### Supplied data
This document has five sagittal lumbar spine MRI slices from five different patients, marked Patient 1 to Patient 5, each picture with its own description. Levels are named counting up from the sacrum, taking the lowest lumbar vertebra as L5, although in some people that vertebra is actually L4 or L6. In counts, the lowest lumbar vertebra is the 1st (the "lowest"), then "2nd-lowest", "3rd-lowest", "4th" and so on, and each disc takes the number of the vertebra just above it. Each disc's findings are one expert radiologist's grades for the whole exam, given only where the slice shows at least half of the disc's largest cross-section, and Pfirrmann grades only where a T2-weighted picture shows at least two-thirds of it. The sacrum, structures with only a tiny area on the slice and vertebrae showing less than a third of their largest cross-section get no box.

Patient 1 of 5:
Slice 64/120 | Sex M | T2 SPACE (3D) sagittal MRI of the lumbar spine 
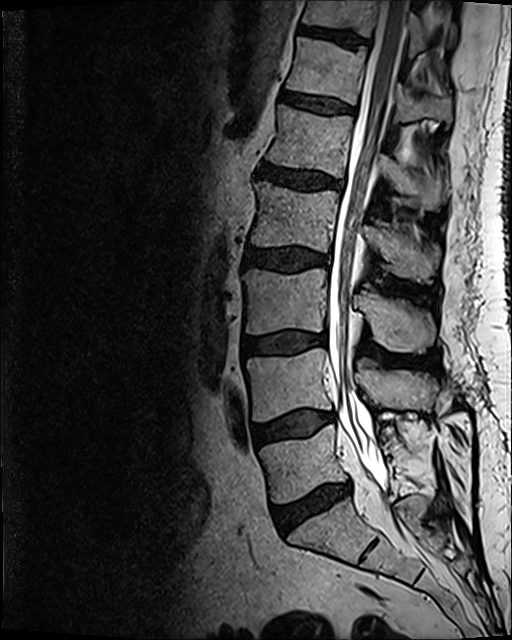

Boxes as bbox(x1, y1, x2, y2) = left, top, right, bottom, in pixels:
L1/L2 — bbox(258, 160, 341, 190).
T12 vertebra — bbox(286, 37, 451, 125).
L1 — bbox(267, 105, 443, 209).
Spinal canal — bbox(328, 0, 407, 494).
T11/T12 — bbox(299, 24, 367, 46).
IVD L3/L4 — bbox(243, 332, 320, 354).
IVD L2/L3 — bbox(245, 248, 324, 271).
T11 — bbox(302, 0, 458, 56).
L3 — bbox(243, 269, 435, 352).
L2 — bbox(252, 181, 439, 281).
L5/S1 — bbox(272, 485, 350, 532).
IVD T12/L1 — bbox(279, 93, 354, 113).
IVD L4/L5 — bbox(253, 411, 335, 445).
L5 vertebra — bbox(259, 424, 390, 502).
L4 — bbox(246, 351, 437, 421).

Per-level radiological findings:
- T12/L1: Pfirrmann grade 2
- L3/L4: Pfirrmann grade 2, disc bulging, Modic type II
- L4/L5: Pfirrmann grade 2, Modic type II, disc bulging
- L1/L2: Pfirrmann grade 3, disc bulging
- T11/T12: Pfirrmann grade 3
- L5/S1: Pfirrmann grade 3, disc narrowing, Modic type II, disc bulging
- L2/L3: Pfirrmann grade 3, disc bulging

Patient 2 of 5:
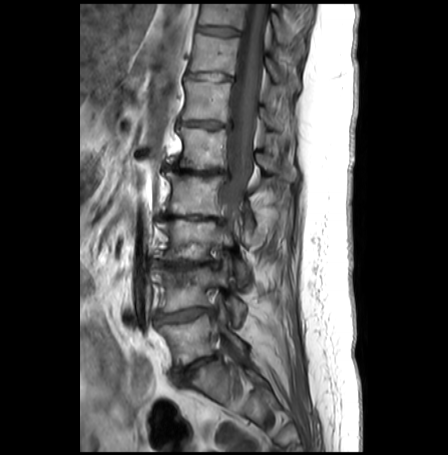 MRI lumbar spine (T1-weighted), sagittal plane. Slice 13 of 30. Patient sex: F.
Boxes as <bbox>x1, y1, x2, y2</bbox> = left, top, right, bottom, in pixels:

### Work item
The records above are to be restated exactly, without their pictures.

### Problem solution
This document has five sagittal lumbar spine MRI slices from five different patients, marked Patient 1 to Patient 5, each picture with its own description. Levels are named counting up from the sacrum, taking the lowest lumbar vertebra as L5, although in some people that vertebra is actually L4 or L6. In counts, the lowest lumbar vertebra is the 1st (the "lowest"), then "2nd-lowest", "3rd-lowest", "4th" and so on, and each disc takes the number of the vertebra just above it. Each disc's findings are one expert radiologist's grades for the whole exam, given only where the slice shows at least half of the disc's largest cross-section, and Pfirrmann grades only where a T2-weighted picture shows at least two-thirds of it. The sacrum, structures with only a tiny area on the slice and vertebrae showing less than a third of their largest cross-section get no box.

Patient 1 of 5:
Slice 64/120 | Sex M | T2 SPACE (3D) sagittal MRI of the lumbar spine 

Boxes as bbox(x1, y1, x2, y2) = left, top, right, bottom, in pixels:
L1/L2 — bbox(258, 160, 341, 190).
T12 vertebra — bbox(286, 37, 451, 125).
L1 — bbox(267, 105, 443, 209).
Spinal canal — bbox(328, 0, 407, 494).
T11/T12 — bbox(299, 24, 367, 46).
IVD L3/L4 — bbox(243, 332, 320, 354).
IVD L2/L3 — bbox(245, 248, 324, 271).
T11 — bbox(302, 0, 458, 56).
L3 — bbox(243, 269, 435, 352).
L2 — bbox(252, 181, 439, 281).
L5/S1 — bbox(272, 485, 350, 532).
IVD T12/L1 — bbox(279, 93, 354, 113).
IVD L4/L5 — bbox(253, 411, 335, 445).
L5 vertebra — bbox(259, 424, 390, 502).
L4 — bbox(246, 351, 437, 421).

Per-level radiological findings:
- T12/L1: Pfirrmann grade 2
- L3/L4: Pfirrmann grade 2, disc bulging, Modic type II
- L4/L5: Pfirrmann grade 2, Modic type II, disc bulging
- L1/L2: Pfirrmann grade 3, disc bulging
- T11/T12: Pfirrmann grade 3
- L5/S1: Pfirrmann grade 3, disc narrowing, Modic type II, disc bulging
- L2/L3: Pfirrmann grade 3, disc bulging

Patient 2 of 5:
 MRI lumbar spine (T1-weighted), sagittal plane. Slice 13 of 30. Patient sex: F.
Boxes as <bbox>x1, y1, x2, y2</bbox> = left, top, right, bottom, in pixels:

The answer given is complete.